Case 1 continued Two days following an uneventful surgical procedure performed under general anesthesia, the patient although hemodynamically stable becomes disoriented, pulls out his intravenous lines, and tries to get out of bed. His heart rate is 82/min and blood pressure 142/68 mmHg. The cardiopulmonary and neurological examinations are unremarkable. Question #2. The most likely cause of postoperative delirium in this patient is:

A. impaired central nervous system perfusion due to cross-clamping of the aorta during surgery

B. alcohol withdrawal C. preoperative use of multiple psychotropic medications D. inadequate pain control E. general anesthesia

Answer C The most likely cause of this patient’s delirium is polypharmacy and drug interactions (slide 8). Underlying depression and anxiety are also among the most likely factors that predispose this patient to perioperative delirium (slides 1 and 9). Given his hyperactive presentation, alcohol withdrawal and inadequate pain control should also be suspected. However, the lack of hemodynamic signs of sympathetic arousal (i.e. tachycardia, hypertension) makes these causes less likely. Vascular surgery

is associated with an increased risk for delirium due to hypoperfusion related to cross-clamping of the aorta or atherosclerotic emboli, but these factors are less frequently the cause of delirium than drug-related side effects. Importantly, choice of anesthesia, i.e. general or regional, does not affect the predisposition to postoperative confusion in older patients.

• Lepouse C, Lautner CA, Liu L, Gomis P, Leon A. Emergence delirium in adults in the post-anaesthesia care unit. Br J Anaesth 2006;96:747-53. This is a prospective study addressing the incidence of and risk factors for emergence delirium in elderly patients. The authors enrolled over 1200 patients and found that preoperative benzodiazepines, and long surgeries were two of several risk factors for emergence delirium.

• Marcantonio ER, Goldman L, Orav EJ, Cook EF, Lee TH. The association of intraoperative factors with the development of postoperative delirium.
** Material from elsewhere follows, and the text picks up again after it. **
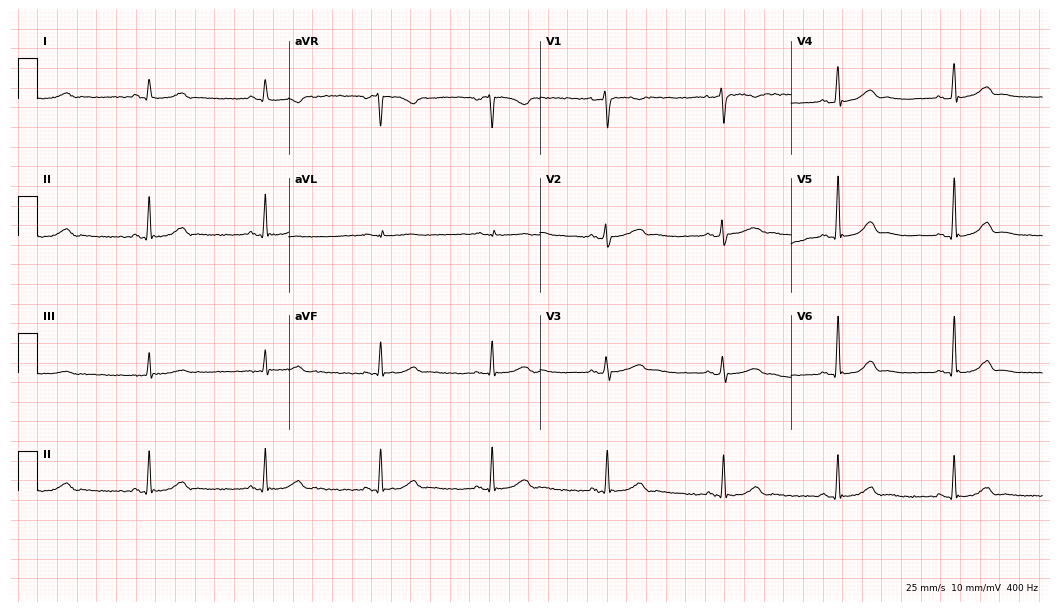
12-lead ECG from a 40-year-old woman. Recorded interpretation: within normal limits.

Am J Med 1998;105:380-4.

• Marcantonio ER, Juarez G, Goldman L, Mangione CM, Ludwig LE, Lind L, Katz N, Cook EF, Orav EJ, Lee TH. The relationship of postoperative delirium with psychoactive medications. JAMA 1994;272:1518-22.

• Williams-Russo P, Sharrock NE, Mattis S, et al. Randomized trial of hypotensive epidural anesthesia in older adults. Anesthesiology 1999; 91(4):926-935.
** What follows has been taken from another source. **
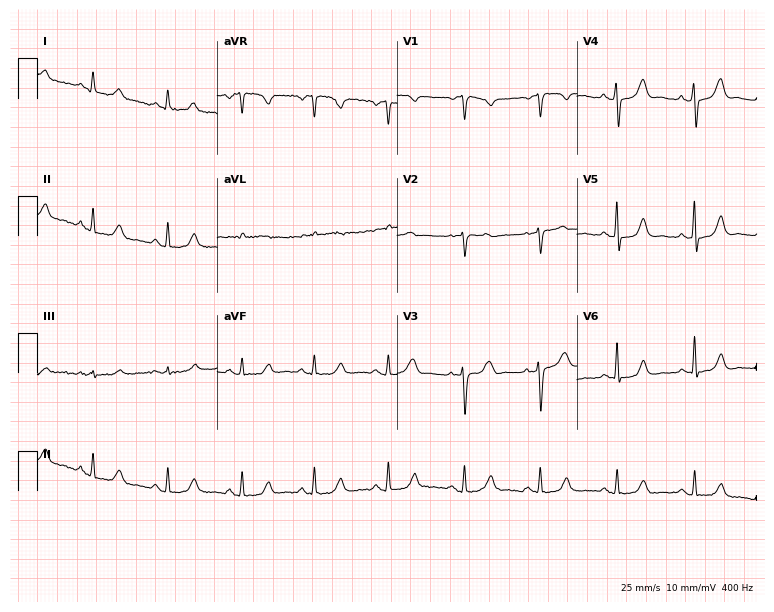
12-lead ECG from a 51-year-old female. No first-degree AV block, right bundle branch block, left bundle branch block, sinus bradycardia, atrial fibrillation or sinus tachycardia recorded for this tracing.

• Ely EW, Inouye SK, Bernard GR, et al. Delirium in mechanically ventilated patients: validated and reliability of the confusion assessment method for the intensive care unit (CAM-ICU). JAMA 2001;286(21):2703-2710.

Question #3: Which statement about cognitive dysfunction following major noncardiac surgery in older patients is true?

A. The Mini-Mental State Examination is recommended for detecting postoperative cognitive dysfunction. B. Up to 25% of older patients develop cognitive dysfunction within one week after surgery. C. Postoperative cognitive dysfunction is more common in women than in men. D. Compared to general anesthesia, regional anesthesia reduces the risk of postoperative cognitive dysfunction. E. Up to 50% of patients who demonstrate early postoperative cognitive dysfunction (within one week) have persistent cognitive dysfunction at 6 months.

Answer B It is important to distinguish between an acute confusional state (i.e. delirium), a reversible state associated with injury or surgery (e.g. postoperative cognitive dysfunction or POCD) and a chronic brain syndrome, such as dementia (slide 10). The latter exists before surgery but may be exacerbated by the procedure. The most important risk factor for POCD is advancing age (slide 11). Among octogenarians undergoing general anesthesia, the incidence of POCD at 1 week has been reported to be as high as 25%, compared to 3% in octogenarians who did not receive a general anesthetic. At 3 months follow-up, 10% of these patients have persistent cognitive impairment (slide 12). In most patients neurocognitive function returns to baseline or near baseline by 6 months after surgery. In addition to older age, risk factors for early POCD (within 1 week of major noncardiac surgery) include increased duration of anesthesia, lower education level, re-operation, and respiratory complications (slide 11). At 3 months, older age is the only significant risk factor for persistent POCD. While major surgery increases the risk of POCD in older patients, general anesthesia alone does not. Specifically, studies have shown that cognitive function between 1 and 6 months after surgery is similar in patients undergoing general or regional (i.e. spinal or epidural) anesthesia. Mental status screening instruments, such as the Mini-Mental State Examination (MMSE; link to MMSE and Mini-Cog), are useful for assessing cognitive function in the general population, but are insensitive for detecting subtle changes in cognition that may occur in the perioperative setting. Accurate evaluation for POCD requires a

battery of neuropsychological tests at baseline and again following surgery. In most cases, such testing is not clinically indicated, so that the diagnosis of POCD is largely empiric based on physician assessment with input from the patient’s family.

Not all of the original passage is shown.